■ AIM OF THE EXERCISE:
Here is the task for the records below: repeat exactly the lines from the one with "Calandrella brachydactyla Škovránka" to the one with "Снимка на австро-унгарски", both included, and nothing else.

━━━ EXERCISE DATA

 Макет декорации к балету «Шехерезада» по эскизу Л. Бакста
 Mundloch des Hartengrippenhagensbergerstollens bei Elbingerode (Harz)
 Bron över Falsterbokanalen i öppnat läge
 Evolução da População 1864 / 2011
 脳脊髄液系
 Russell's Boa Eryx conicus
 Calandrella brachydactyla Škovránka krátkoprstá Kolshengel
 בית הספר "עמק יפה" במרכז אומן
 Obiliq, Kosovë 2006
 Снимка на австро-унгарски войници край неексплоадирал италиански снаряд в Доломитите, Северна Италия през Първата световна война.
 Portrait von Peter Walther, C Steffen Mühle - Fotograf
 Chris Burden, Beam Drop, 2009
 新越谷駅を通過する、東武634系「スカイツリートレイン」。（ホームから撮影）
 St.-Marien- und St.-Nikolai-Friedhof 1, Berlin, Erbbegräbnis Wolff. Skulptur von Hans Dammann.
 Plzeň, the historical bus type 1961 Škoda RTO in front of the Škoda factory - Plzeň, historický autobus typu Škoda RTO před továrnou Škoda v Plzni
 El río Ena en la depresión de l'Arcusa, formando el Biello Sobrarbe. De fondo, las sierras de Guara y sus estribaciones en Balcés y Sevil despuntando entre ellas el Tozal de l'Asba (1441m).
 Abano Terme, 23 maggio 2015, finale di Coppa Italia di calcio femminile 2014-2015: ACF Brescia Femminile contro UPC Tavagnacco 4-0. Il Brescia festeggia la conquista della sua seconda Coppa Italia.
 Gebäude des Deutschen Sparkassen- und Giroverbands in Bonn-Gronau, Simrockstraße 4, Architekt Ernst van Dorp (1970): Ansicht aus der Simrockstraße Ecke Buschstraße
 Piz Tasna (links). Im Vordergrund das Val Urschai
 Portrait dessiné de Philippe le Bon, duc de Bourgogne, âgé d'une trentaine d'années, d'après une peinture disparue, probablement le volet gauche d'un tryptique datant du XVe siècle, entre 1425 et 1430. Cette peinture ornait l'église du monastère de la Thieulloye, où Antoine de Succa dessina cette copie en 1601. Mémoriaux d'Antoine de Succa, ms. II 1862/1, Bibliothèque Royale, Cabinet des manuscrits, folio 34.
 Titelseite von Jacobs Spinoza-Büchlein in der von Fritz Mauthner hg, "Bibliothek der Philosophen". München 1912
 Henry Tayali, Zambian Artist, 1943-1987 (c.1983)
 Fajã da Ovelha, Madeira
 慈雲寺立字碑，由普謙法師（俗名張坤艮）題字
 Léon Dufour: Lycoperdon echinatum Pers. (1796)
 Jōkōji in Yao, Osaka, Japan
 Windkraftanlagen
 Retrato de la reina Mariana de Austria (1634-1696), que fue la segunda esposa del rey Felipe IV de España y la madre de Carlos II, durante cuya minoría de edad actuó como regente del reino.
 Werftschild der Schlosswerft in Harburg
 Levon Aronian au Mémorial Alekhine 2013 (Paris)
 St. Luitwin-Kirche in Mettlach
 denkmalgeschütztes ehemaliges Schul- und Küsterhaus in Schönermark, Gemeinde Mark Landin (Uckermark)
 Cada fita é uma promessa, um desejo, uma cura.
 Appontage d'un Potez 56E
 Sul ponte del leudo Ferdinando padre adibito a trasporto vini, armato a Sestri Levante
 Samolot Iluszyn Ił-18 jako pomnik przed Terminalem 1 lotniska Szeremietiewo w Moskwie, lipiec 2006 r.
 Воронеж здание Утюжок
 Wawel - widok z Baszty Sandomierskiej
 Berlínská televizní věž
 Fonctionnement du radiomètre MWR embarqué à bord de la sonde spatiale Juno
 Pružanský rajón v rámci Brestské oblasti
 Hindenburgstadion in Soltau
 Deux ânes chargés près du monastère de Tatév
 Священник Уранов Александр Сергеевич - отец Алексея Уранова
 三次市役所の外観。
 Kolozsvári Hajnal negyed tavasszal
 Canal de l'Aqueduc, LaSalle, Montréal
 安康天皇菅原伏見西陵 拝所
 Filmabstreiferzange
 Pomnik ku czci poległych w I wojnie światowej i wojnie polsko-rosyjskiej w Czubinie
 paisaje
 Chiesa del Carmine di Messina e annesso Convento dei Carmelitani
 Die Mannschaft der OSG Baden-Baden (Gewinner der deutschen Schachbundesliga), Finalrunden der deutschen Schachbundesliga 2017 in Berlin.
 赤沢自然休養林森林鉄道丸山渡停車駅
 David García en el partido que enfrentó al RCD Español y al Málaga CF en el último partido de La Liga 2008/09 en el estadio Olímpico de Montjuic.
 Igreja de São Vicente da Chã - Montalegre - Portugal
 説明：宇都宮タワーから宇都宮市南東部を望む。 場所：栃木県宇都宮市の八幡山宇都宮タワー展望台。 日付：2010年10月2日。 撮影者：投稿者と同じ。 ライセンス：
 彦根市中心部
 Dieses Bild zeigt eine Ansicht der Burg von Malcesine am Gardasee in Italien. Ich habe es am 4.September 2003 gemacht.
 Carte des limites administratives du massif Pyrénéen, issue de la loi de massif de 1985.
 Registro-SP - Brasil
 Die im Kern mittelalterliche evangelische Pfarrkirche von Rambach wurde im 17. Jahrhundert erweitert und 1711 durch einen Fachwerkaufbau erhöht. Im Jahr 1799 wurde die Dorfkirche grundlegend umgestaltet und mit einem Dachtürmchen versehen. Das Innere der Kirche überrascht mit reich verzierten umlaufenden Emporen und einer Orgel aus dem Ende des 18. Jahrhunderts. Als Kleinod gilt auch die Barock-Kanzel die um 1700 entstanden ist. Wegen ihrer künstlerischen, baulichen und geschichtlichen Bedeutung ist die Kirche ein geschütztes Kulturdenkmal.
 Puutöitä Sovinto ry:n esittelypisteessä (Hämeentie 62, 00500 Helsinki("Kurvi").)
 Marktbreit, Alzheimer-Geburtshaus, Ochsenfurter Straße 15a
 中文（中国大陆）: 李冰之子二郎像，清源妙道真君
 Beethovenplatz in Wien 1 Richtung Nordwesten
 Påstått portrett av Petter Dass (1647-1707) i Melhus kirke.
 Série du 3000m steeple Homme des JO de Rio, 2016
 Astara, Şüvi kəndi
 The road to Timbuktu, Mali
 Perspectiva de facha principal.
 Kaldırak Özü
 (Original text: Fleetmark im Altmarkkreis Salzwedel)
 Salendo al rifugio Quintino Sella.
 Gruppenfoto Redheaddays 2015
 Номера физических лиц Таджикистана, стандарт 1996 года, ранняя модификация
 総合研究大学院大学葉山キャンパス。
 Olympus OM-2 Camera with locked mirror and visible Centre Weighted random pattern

━━━━━━

■ RESPONSE BOX:
 Calandrella brachydactyla Škovránka krátkoprstá Kolshengel
 בית הספר "עמק יפה" במרכז אומן
 Obiliq, Kosovë 2006
 Снимка на австро-унгарски войници край неексплоадирал италиански снаряд в Доломитите, Северна Италия през Първата световна война.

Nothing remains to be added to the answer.